2.2. The Fifth Schedule (Article 244)

  • The interests of Schedule Tribes outside the North east are protected by Fifth Schedule. It designates “Scheduled areas” in large parts of India in which the interests of the “Scheduled Tribes” are to be protected. The Scheduled area has more than 50 percent tribal population.

  • Powers of Governor under 5th Schedule- Various powers of the Governor include-

  • To make regulation for peace and good governance of any area in a state which is a Scheduled Area like prohibiting or restricting the transfer of land by or within members of the Scheduled Tribes in Scheduled areas; regulating the allotment of land to members of the Scheduled Tribes in those areas; regulating the money lending business by those who lend money to people of the Scheduled Tribes in such area.

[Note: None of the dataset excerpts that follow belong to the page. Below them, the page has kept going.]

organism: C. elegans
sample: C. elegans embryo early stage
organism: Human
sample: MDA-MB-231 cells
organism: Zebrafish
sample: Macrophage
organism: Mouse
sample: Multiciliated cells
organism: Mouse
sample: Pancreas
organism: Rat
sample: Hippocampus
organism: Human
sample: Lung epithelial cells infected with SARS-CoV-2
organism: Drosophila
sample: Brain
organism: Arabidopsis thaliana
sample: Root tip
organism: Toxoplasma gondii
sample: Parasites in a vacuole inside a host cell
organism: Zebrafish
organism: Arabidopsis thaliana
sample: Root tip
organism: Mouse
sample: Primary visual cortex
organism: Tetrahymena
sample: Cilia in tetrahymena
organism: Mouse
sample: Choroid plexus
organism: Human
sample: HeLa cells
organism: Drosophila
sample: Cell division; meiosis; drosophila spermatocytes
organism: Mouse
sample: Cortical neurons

2.3. Tribal Advisory Council

  • It will be established on the direction of the President in a State having Scheduled areas, also in any State having Scheduled Tribes but not Scheduled Areas therein.

  • Consisting of twenty members of which three-fourths must be representatives of Scheduled Tribes in the Legislative Assembly of that State.

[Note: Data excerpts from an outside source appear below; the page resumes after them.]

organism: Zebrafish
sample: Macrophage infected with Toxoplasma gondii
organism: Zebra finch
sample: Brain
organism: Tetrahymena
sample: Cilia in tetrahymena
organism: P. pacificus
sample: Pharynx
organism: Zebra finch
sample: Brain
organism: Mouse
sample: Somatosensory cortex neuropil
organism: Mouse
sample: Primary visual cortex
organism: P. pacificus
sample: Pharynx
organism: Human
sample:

  • The Governor may make rules for regulating into number of members of these councils, mode of their appointment, appointment of the chairman, officers and servants of these councils, conduct of its meeting and general business. has been passed by Parliament or Legislature of the State to a Scheduled Area.

  • In the process of making such regulation discussed above, the Governor may repeal or amend any Union or State law.

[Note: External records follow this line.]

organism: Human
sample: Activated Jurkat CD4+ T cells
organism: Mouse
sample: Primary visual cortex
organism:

  • The Governor can make such regulations only after consultation with the TAC of the state.

  • Tribes Advisory council (TAC)- Under 5th schedule it shall be the duty of TAC to advice the Governor on such matters pertaining to the welfare and the advancement of the STs in the State, as may be referred to them by the Governor.

  • President and the Schedule Areas- The President possesses the power to alter the boundaries of any Schedule area after consulting with the Governor.

  • The regulations made by the Governor come into effect only when they are accepted by the President. Governor is required to submit annually the reports regarding administration of the Scheduled areas to the President.

  • Amendment of the Schedule- Parliament through a law can amend any of the provisions of this Schedule by way of addition, variation or repeal. Any such law is not deemed to be an amendment under Article 368 of the Constitution.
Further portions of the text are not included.